[Problem details] Exact copy, no pictures: return all the records as they stand.

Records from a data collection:
----------------

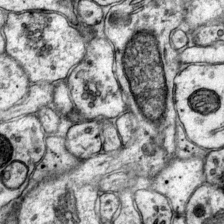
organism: Mouse
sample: Primary visual cortex
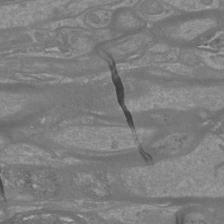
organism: Mouse
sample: Cortical neurons
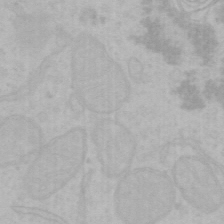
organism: Mouse
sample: Choroid plexus
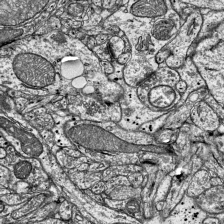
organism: Mouse
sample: Visual Cortex
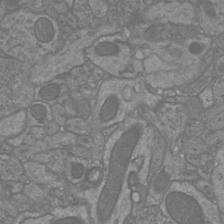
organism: Mouse
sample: Cortical neurons
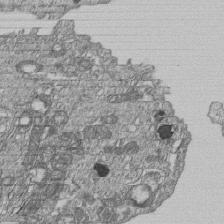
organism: Human
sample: MDA-MB-231 cells
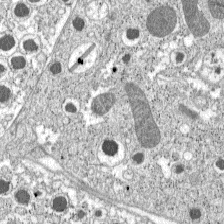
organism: C57BL Mouse
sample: Pancreatic islet
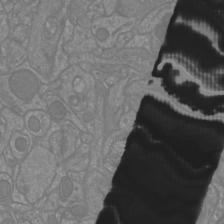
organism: Mouse
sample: Cortical neurons
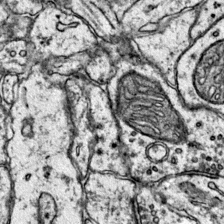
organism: Mouse
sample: Primary visual cortex
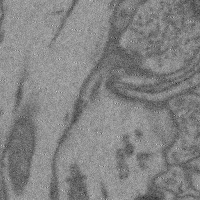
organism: Mouse
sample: Cerebral cortex
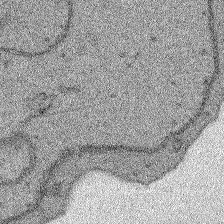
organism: Human
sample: HeLa cells
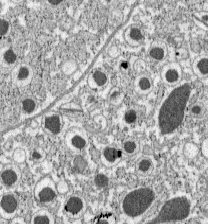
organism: C57BL Mouse
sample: Pancreatic islet
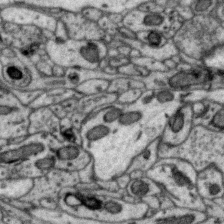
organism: Zebra finch
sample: Brain
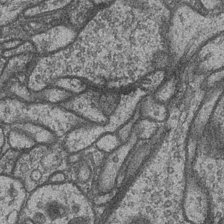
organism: Drosophila
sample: Optic medulla
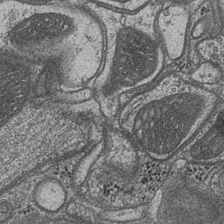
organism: Drosophila
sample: Optic medulla
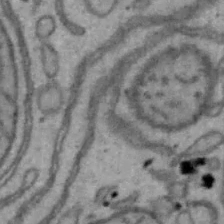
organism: Mouse
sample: Liver
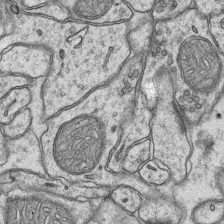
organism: Mouse
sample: CA1 Hippocampus
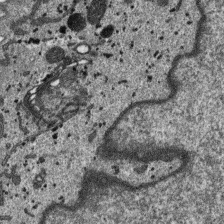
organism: Human
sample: Lung epithelial cells infected with SARS-CoV-2
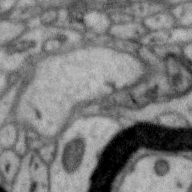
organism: Zebra finch
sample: Brain
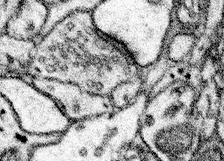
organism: Mouse
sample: Somatosensory cortex neuropil
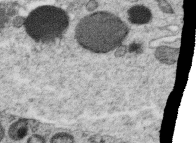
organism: C. elegans
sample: C. elegans oocyte; sperm cells
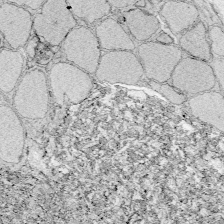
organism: Zebrafish
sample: Whole-Brain
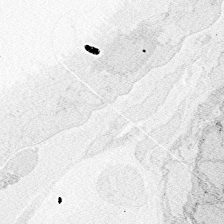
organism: Zebrafish
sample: Whole-Brain
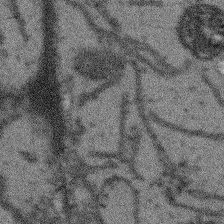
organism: Arabidopsis thaliana
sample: Root tip
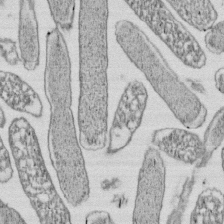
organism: E. coli
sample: Bacterial nucleoid
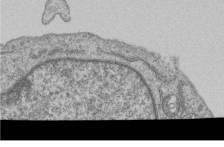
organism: Human
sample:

----------------

[Written reply]
organism: Mouse
sample: Primary visual cortex
organism: Mouse
sample: Cortical neurons
organism: Mouse
sample: Choroid plexus
organism: Mouse
sample: Visual Cortex
organism: Mouse
sample: Cortical neurons
organism: Human
sample: MDA-MB-231 cells
organism: C57BL Mouse
sample: Pancreatic islet
organism: Mouse
sample: Cortical neurons
organism: Mouse
sample: Primary visual cortex
organism: Mouse
sample: Cerebral cortex
organism: Human
sample: HeLa cells
organism: C57BL Mouse
sample: Pancreatic islet
organism: Zebra finch
sample: Brain
organism: Drosophila
sample: Optic medulla
organism: Drosophila
sample: Optic medulla
organism: Mouse
sample: Liver
organism: Mouse
sample: CA1 Hippocampus
organism: Human
sample: Lung epithelial cells infected with SARS-CoV-2
organism: Zebra finch
sample: Brain
organism: Mouse
sample: Somatosensory cortex neuropil
organism: C. elegans
sample: C. elegans oocyte; sperm cells
organism: Zebrafish
sample: Whole-Brain
organism: Zebrafish
sample: Whole-Brain
organism: Arabidopsis thaliana
sample: Root tip
organism: E. coli
sample: Bacterial nucleoid
organism: Human
sample:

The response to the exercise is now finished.